La voluntad de tres personas, simple mayoría en una Corte integrada por cinco ministros, podría prevalecer sobre la decisión de los legisladores elegidos por el voto popular. Estas decisiones dejan de limitarse al caso concreto, para convertirse en un juicio irreversible sobre la validez de la ley dictada por el Congreso, como si la Corte fuera un Tribunal Constitucional.
La sanción y promulgación de una ley que modifique la estructura del Poder Judicial, como ocurriera con las cinco leyes democratizadoras de la Justicia de 2013, también podría ser objeto de acciones tendientes a su no aplicación, en nombre de la “independencia” del Poder Judicial, lo que implicaría un negación de las facultades del Poder Legislativo, al convertirse en un poder autorregulado.
Si un poder se coloca por encima de la Constitución y las leyes, se convierte en un poder que viola la propia Carta Magna, y lo que es más grave es el hecho de que no existe recurso alguno contra el mismo.
En nombre de la Constitución se terminan por violar derechos fundamentales reconocidos por la misma y se lesionan las bases del propio funcionamiento del Estado democrático.
No hay democracia cuando no existe equilibrio entre los poderes, cuando uno de ellos se alza por encima de los demás y pretende disciplinarlos y resulta mucho más grave que el poder que se autoerige como superior a los demás no sea producto ni esté sujeto al control de la voluntad popular.
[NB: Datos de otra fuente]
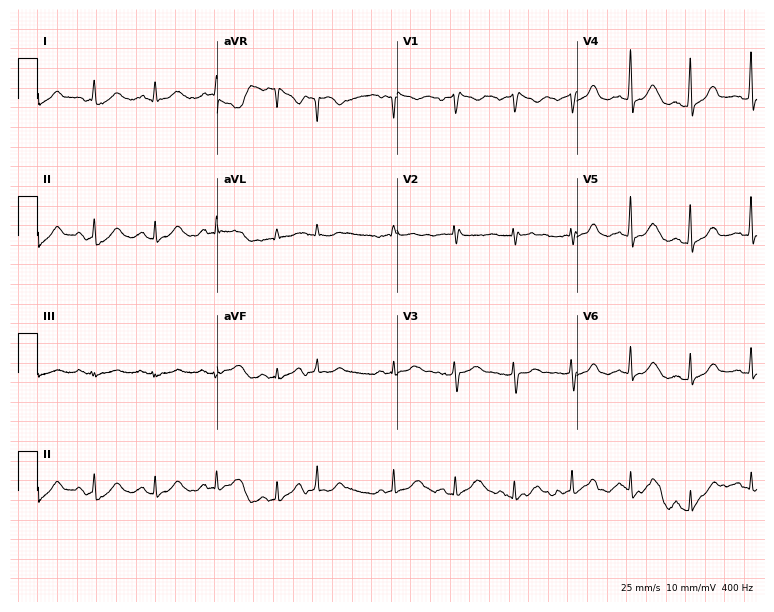
ECG — a female patient, 50 years old. Screened for six findings — first-degree AV block, right bundle branch block (RBBB), left bundle branch block (LBBB), sinus bradycardia, atrial fibrillation (AF), sinus tachycardia — none is recorded. Only these six findings were labelled.

La Argentina constituye el único ejemplo en el mundo de juzgamiento y condena ejemplar de los militares, policías y civiles que cometieron el peor genocidio cometido en nuestra historia después de la conquista y colonización españolas; como producto de la lucha incansable de las organizaciones de derechos humanos y los sectores populares, y de la decisión política y el coraje de los Presidentes Néstor Kirchner y Cristina Fernández de Kirchner. La nueva idea de Justicia se basa en este hecho fundamental de nuestra historia: por primera vez se han juzgado y se continúan juzgando los crímenes cometidos por las clases dominantes contra los trabajadores y el pueblo. Por primera vez son los explotadores y sus ejecutores quienes deben sentarse en el banquillo de los acusados, y no los pobres o los militantes que expresan sus derechos e intereses. Hay una contradicción antagónica entre esta idea de Justicia y la que se ha expresado en las prácticas del lawfare. Pero lo nuevo ha surgido dentro de las viejas estructuras judiciales, y no se ha desarrollado todavía lo suficiente como para destruir y reemplazar totalmente lo viejo, que —sin poder disimular su decadencia— resiste violentamente todo cambio democrático.
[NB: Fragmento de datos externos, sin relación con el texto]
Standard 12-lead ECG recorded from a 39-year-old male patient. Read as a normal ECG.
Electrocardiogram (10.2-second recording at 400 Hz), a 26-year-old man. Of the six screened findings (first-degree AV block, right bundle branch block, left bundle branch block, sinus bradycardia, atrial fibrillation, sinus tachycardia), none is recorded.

La plena vigencia de los basamentos jurídicos de nuestra Constitución –tales como los derechos y garantías implícitos— se traduce en la idea de que ningún poder del Estado puede estar al margen de la soberanía popular y por encima del resto de los poderes y de la sociedad. No hay ninguna institución del Estado que sea superior a la Nación misma, y la Nación debe regirse por el principio de la soberanía popular y no por la cosmovisión liberal-oligárquica y elitista de la sociedad que sostienen los políticos y periodistas al servicio del poder económico.